:: Input records

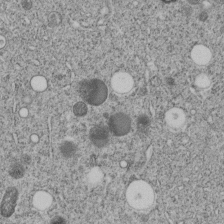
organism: C. elegans
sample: C. elegans embryo early stage
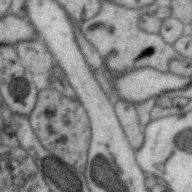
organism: Zebra finch
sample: Brain
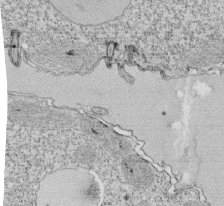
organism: Tetrahymena
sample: Cilia in tetrahymena
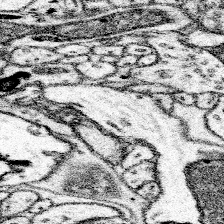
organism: Mouse
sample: Somatosensory cortex neuropil
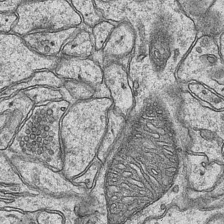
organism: Mouse
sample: CA1 Hippocampus
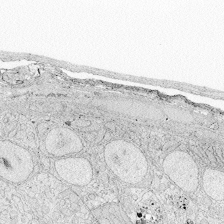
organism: Zebrafish
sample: Whole-Brain
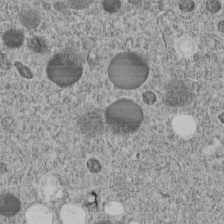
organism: C. elegans
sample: C. elegans embryo early stage
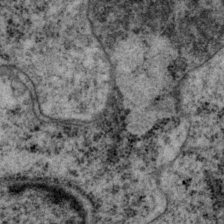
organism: P. pacificus
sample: Pharynx
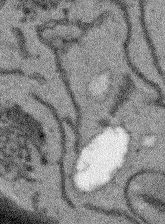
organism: Arabidopsis thaliana
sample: Root tip
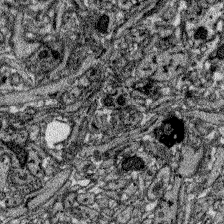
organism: Zebrafish
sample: Larval olfactory bulb
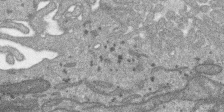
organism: Human
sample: Lung epithelial cells infected with SARS-CoV-2
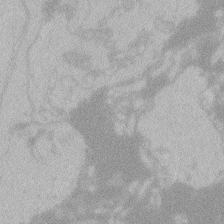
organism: Zebrafish
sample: Macrophage infected with Toxoplasma gondii
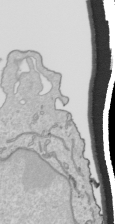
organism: Human
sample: Mitochondria in HCT116 cells
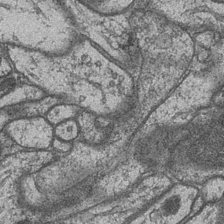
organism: Drosophila
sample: Optic medulla
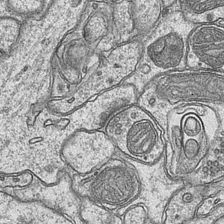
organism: Mouse
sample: CA1 Hippocampus
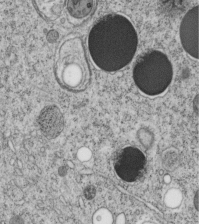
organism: C. elegans
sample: C. elegans embryo early stage
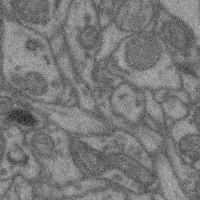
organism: Mouse
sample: Cerebral cortex
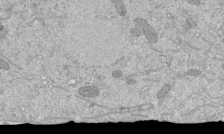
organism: Mouse
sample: ED-1 cell nuclei; centrioles
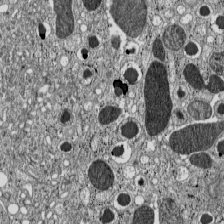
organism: C57BL Mouse
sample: Pancreatic islet
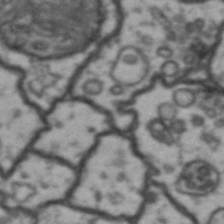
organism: Drosophila
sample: Brain
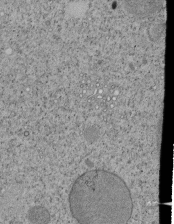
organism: Tetrahymena
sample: Cilia in tetrahymena
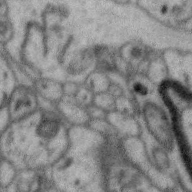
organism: Zebra finch
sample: Brain
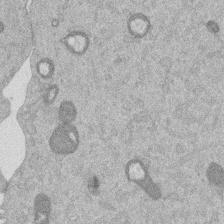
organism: Mouse
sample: Dividing mouse embryo 1 cell stage
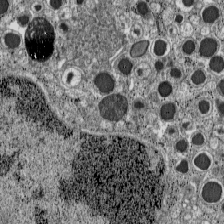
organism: C57BL Mouse
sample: Pancreatic islet
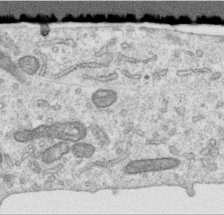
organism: Human
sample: Centriole in RPE cells
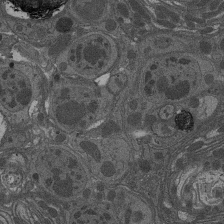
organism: Drosophila
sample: Antenna
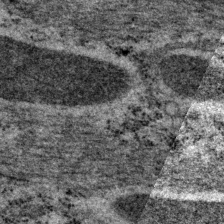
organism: P. pacificus
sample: Pharynx
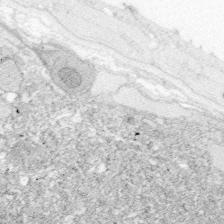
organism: Zebrafish
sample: Whole-Brain
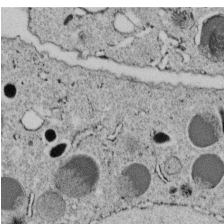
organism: C. elegans
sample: C. elegans embryo early stage
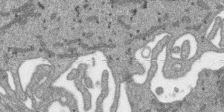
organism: Human
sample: Lung epithelial cells infected with SARS-CoV-2
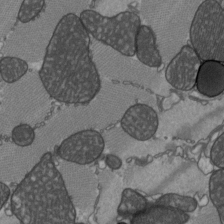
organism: C57BL Mouse
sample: Heart
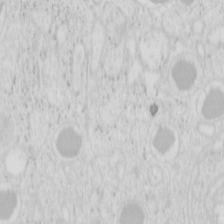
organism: Mouse
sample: Pancreas
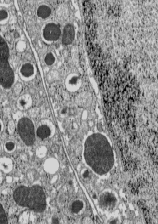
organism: C57BL Mouse
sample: Pancreatic islet
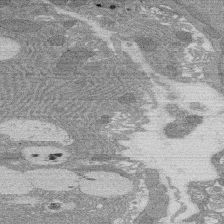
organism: Rat
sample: Salivary granule
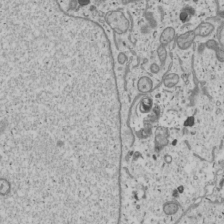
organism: Human
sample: Mitochondria in U2OS cells
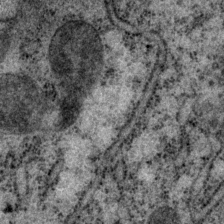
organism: P. pacificus
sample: Pharynx
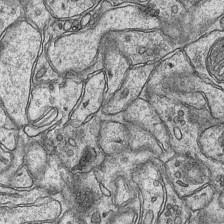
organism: Mouse
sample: CA1 Hippocampus
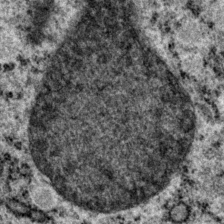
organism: P. pacificus
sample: Pharynx
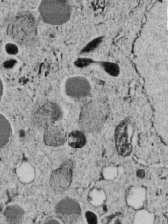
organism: C. elegans
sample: C. elegans embryo early stage
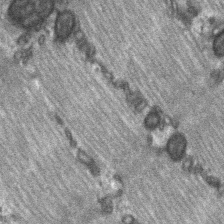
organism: C57BL Mouse
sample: Soleus
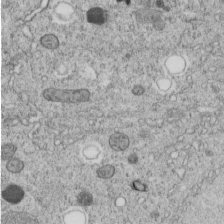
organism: C. elegans
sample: C. elegans embryo early stage
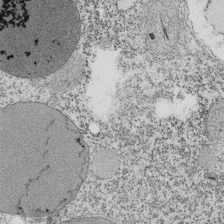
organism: Tetrahymena
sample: Cilia in tetrahymena
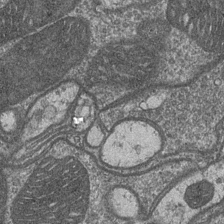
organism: Drosophila
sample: Optic medulla
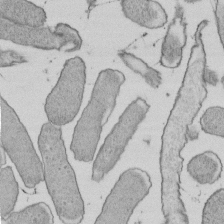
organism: E. coli
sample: Bacterial nucleoid
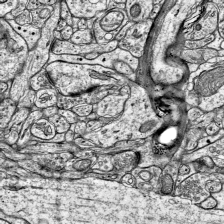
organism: Mouse
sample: Visual Cortex
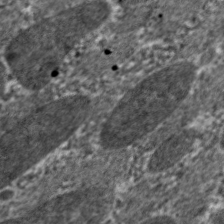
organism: C. elegans
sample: Pharynx
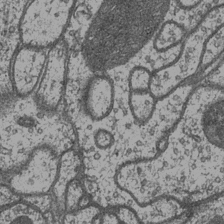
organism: Drosophila
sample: Optic medulla
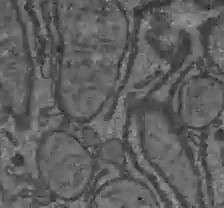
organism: C57BL Mouse
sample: Liver
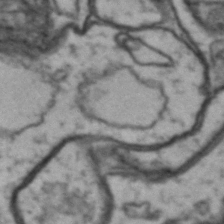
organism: Drosophila
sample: Brain
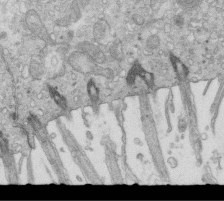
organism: Mouse
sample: Multiciliated cells
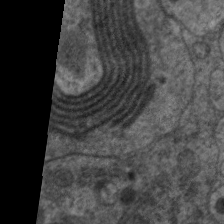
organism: C. elegans
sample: Pharynx
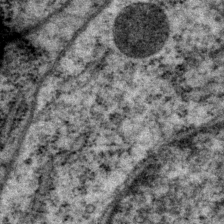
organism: P. pacificus
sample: Pharynx
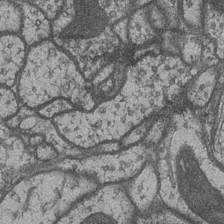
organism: Drosophila
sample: Optic medulla
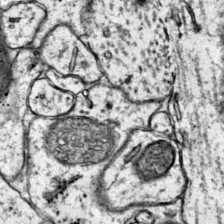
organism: Mouse
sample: Primary visual cortex

::::

Retype all the data exactly, please, without pictures.

organism: C. elegans
sample: C. elegans embryo early stage
organism: Zebra finch
sample: Brain
organism: Tetrahymena
sample: Cilia in tetrahymena
organism: Mouse
sample: Somatosensory cortex neuropil
organism: Mouse
sample: CA1 Hippocampus
organism: Zebrafish
sample: Whole-Brain
organism: C. elegans
sample: C. elegans embryo early stage
organism: P. pacificus
sample: Pharynx
organism: Arabidopsis thaliana
sample: Root tip
organism: Zebrafish
sample: Larval olfactory bulb
organism: Human
sample: Lung epithelial cells infected with SARS-CoV-2
organism: Zebrafish
sample: Macrophage infected with Toxoplasma gondii
organism: Human
sample: Mitochondria in HCT116 cells
organism: Drosophila
sample: Optic medulla
organism: Mouse
sample: CA1 Hippocampus
organism: C. elegans
sample: C. elegans embryo early stage
organism: Mouse
sample: Cerebral cortex
organism: Mouse
sample: ED-1 cell nuclei; centrioles
organism: C57BL Mouse
sample: Pancreatic islet
organism: Drosophila
sample: Brain
organism: Tetrahymena
sample: Cilia in tetrahymena
organism: Zebra finch
sample: Brain
organism: Mouse
sample: Dividing mouse embryo 1 cell stage
organism: C57BL Mouse
sample: Pancreatic islet
organism: Human
sample: Centriole in RPE cells
organism: Drosophila
sample: Antenna
organism: P. pacificus
sample: Pharynx
organism: Zebrafish
sample: Whole-Brain
organism: C. elegans
sample: C. elegans embryo early stage
organism: Human
sample: Lung epithelial cells infected with SARS-CoV-2
organism: C57BL Mouse
sample: Heart
organism: Mouse
sample: Pancreas
organism: C57BL Mouse
sample: Pancreatic islet
organism: Rat
sample: Salivary granule
organism: Human
sample: Mitochondria in U2OS cells
organism: P. pacificus
sample: Pharynx
organism: Mouse
sample: CA1 Hippocampus
organism: P. pacificus
sample: Pharynx
organism: C. elegans
sample: C. elegans embryo early stage
organism: C57BL Mouse
sample: Soleus
organism: C. elegans
sample: C. elegans embryo early stage
organism: Tetrahymena
sample: Cilia in tetrahymena
organism: Drosophila
sample: Optic medulla
organism: E. coli
sample: Bacterial nucleoid
organism: Mouse
sample: Visual Cortex
organism: C. elegans
sample: Pharynx
organism: Drosophila
sample: Optic medulla
organism: C57BL Mouse
sample: Liver
organism: Drosophila
sample: Brain
organism: Mouse
sample: Multiciliated cells
organism: C. elegans
sample: Pharynx
organism: P. pacificus
sample: Pharynx
organism: Drosophila
sample: Optic medulla
organism: Mouse
sample: Primary visual cortex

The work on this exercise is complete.